» **Task objective**:
The pictures are to be left out, and all remaining data is to be transcribed exactly as it appears.

» **Source material**:
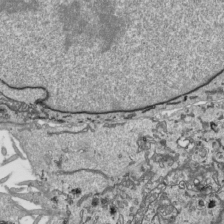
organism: Human
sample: Mitochondria in HCT116 cells
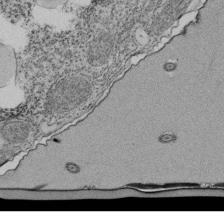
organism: Tetrahymena
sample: Cilia in tetrahymena
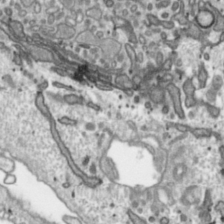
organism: Toxoplasma gondii
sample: Parasites in a vacuole inside a host cell
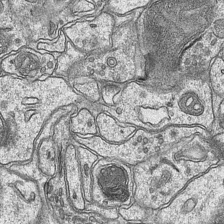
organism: Mouse
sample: CA1 Hippocampus
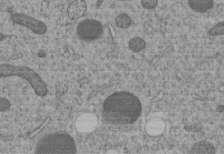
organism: C. elegans
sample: C. elegans embryo early stage
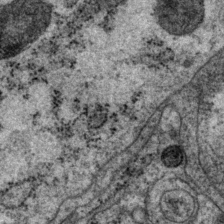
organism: P. pacificus
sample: Pharynx
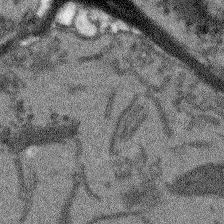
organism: Arabidopsis thaliana
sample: Root tip
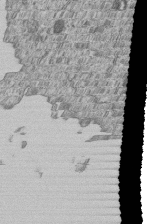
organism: Human
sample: MDA-MB-231 cells
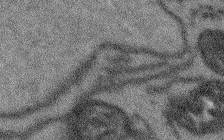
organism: Arabidopsis thaliana
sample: Root tip
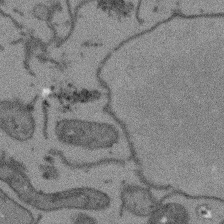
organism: Arabidopsis thaliana
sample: Root tip
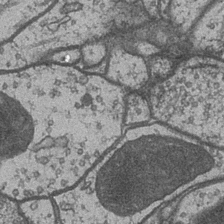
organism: Drosophila
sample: Optic medulla
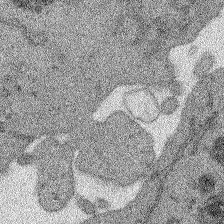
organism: Human
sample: HeLa cells

» **Output of the task**:
organism: Human
sample: Mitochondria in HCT116 cells
organism: Tetrahymena
sample: Cilia in tetrahymena
organism: Toxoplasma gondii
sample: Parasites in a vacuole inside a host cell
organism: Mouse
sample: CA1 Hippocampus
organism: C. elegans
sample: C. elegans embryo early stage
organism: P. pacificus
sample: Pharynx
organism: Arabidopsis thaliana
sample: Root tip
organism: Human
sample: MDA-MB-231 cells
organism: Arabidopsis thaliana
sample: Root tip
organism: Arabidopsis thaliana
sample: Root tip
organism: Drosophila
sample: Optic medulla
organism: Human
sample: HeLa cells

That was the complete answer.